World After Capital: Technological Deflation

NOTE: I have been posting excerpts from my book World After Capital. Today’s section is about technological deflation and how its interaction with UBI enhances economic freedom

Technological Deflation

If you are currently struggling to pay for your basic needs, the world will seem like an expensive place to you. Yet the data shows that a lot of things have become cheaper, and that this trend has been gathering steam for some time now. In the U.S., as the following chart shows, the prices for consumer durables have been falling since the mid 1990s. Not only can we see the decline in the prices for consumer durables; we can also see the rise in the cost of education and healthcare.

What has produced the decline in prices for consumer durables? Once again it is technological progress. We are getting better at making stuff and a big part of that is the ongoing automation of production and distribution. While this progress hurts you if you are losing your job or your salary is remaining stagnant, it helps you if you have money to buy things, and that money goes farther and farther over time. With Universal Basic Income, you will have the money, and over time, it will buy you more and more.

Thanks to the decline in prices for consumer durables, clothing has become easily affordable. Technology also has been driving down the cost of smartphones, which we will be essential to making education and healthcare much more affordable. The price decline in this area will only accelerate as we further increase automation and use technology such as additive manufacturing (also known as “3D Printing”) to manufacture products only when they are needed and close to where they are needed [67].
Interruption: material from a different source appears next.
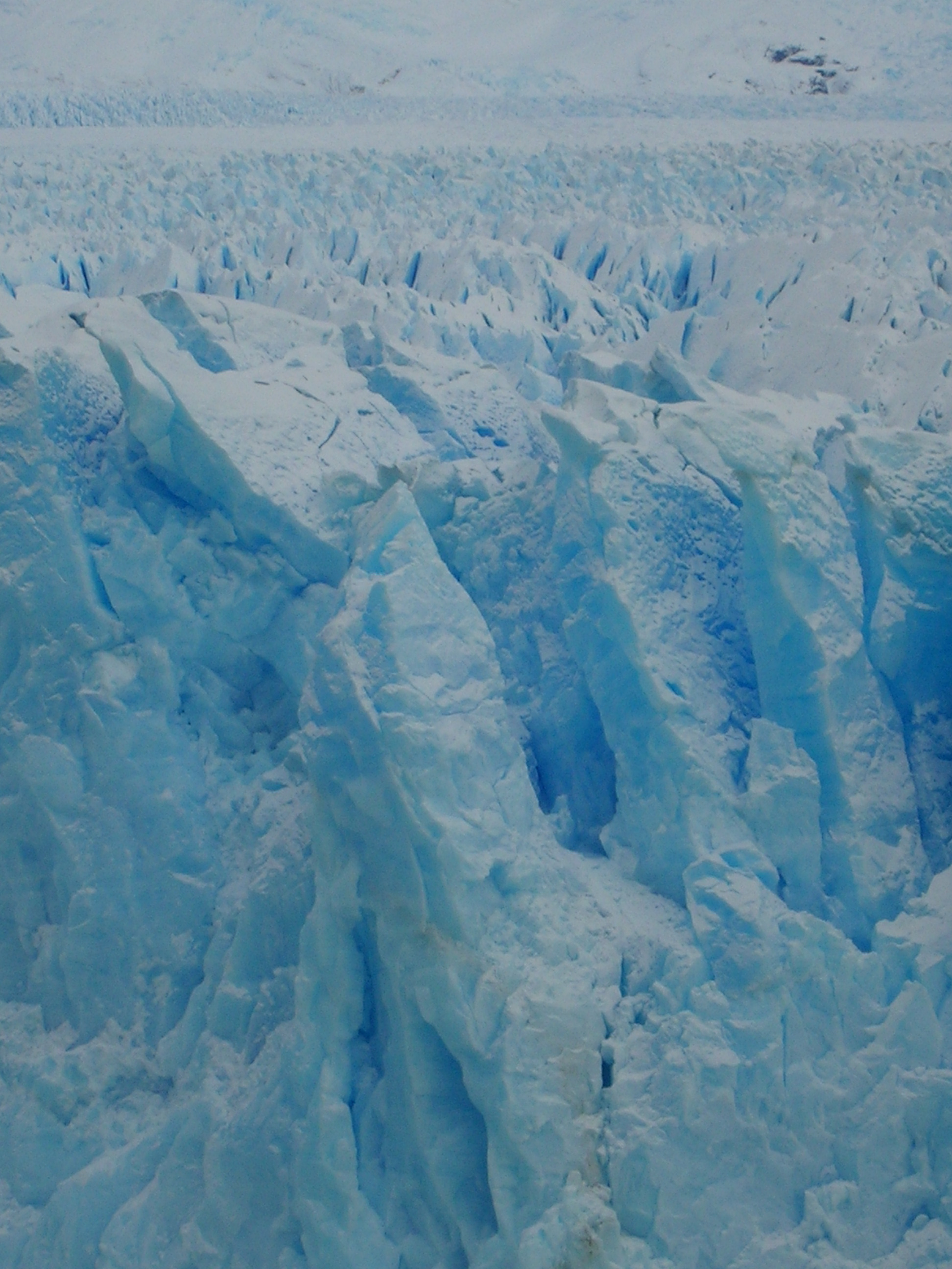 El Perito Moreno

What about housing? Technology is definitely making it cheaper to put up a building. In early 2017, the first house printed using mobile 3D printing technology was built in Russia in just 24 hours! [69] Another factor making housing more affordable is the more effective sharing of existing housing assets through services such as Airbnb and Couchsurfing. Despite such progress, it still costs a fortune to live in certain places like Manhattan or San Francisco, where the demand for housing exceeds the available supply. Here UBI functions quite differently from other solutions that make housing more affordable, such as government subsidies. With UBI, people can live in parts of the country (or the world) where housing is much more affordable.

The city of Detroit is currently giving away houses as an alternative to tearing them down [70]. Or if you prefer a rural setting, you can buy or rent a home for as little as a couple hundred dollars per month [71]. Right now, many people can’t take advantage of these opportunities, since they can’t find a job in these locations and would be left with no income. By breaking the connection with a job, UBI provides geographic freedom. People would no longer be trapped in expensive locations just so they can meet their basic needs.

Already today, a large group of people is no longer constrained by the need for a job: Retirees. And sure enough, we observe that many retirees move away from expensive cities to places where real estate is much more affordable [72]. When considering the cost of shelter, it would be a mistake to analyze how much people need to live where they may be trapped today. Instead, we should look at the future cost in a world that has UBI. And that cost will be declining because of technology.

As for food, here too technology has massive gains in store for us. While some argue that GMOs hold the key to affordably feeding the planet, other near-term breakthroughs don’t carry some of the potential issues that GMOs pose. Indoor and vertical farming, for instance, allows for a precise delivery of nutrients and light to plants as well as huge increases in seeding and harvesting productivity. It also allows food to be grown much closer to its consumption, reducing the cost associated with transportation including spoilage. All this adds up to a dramatic reduction in the cost to feed a person.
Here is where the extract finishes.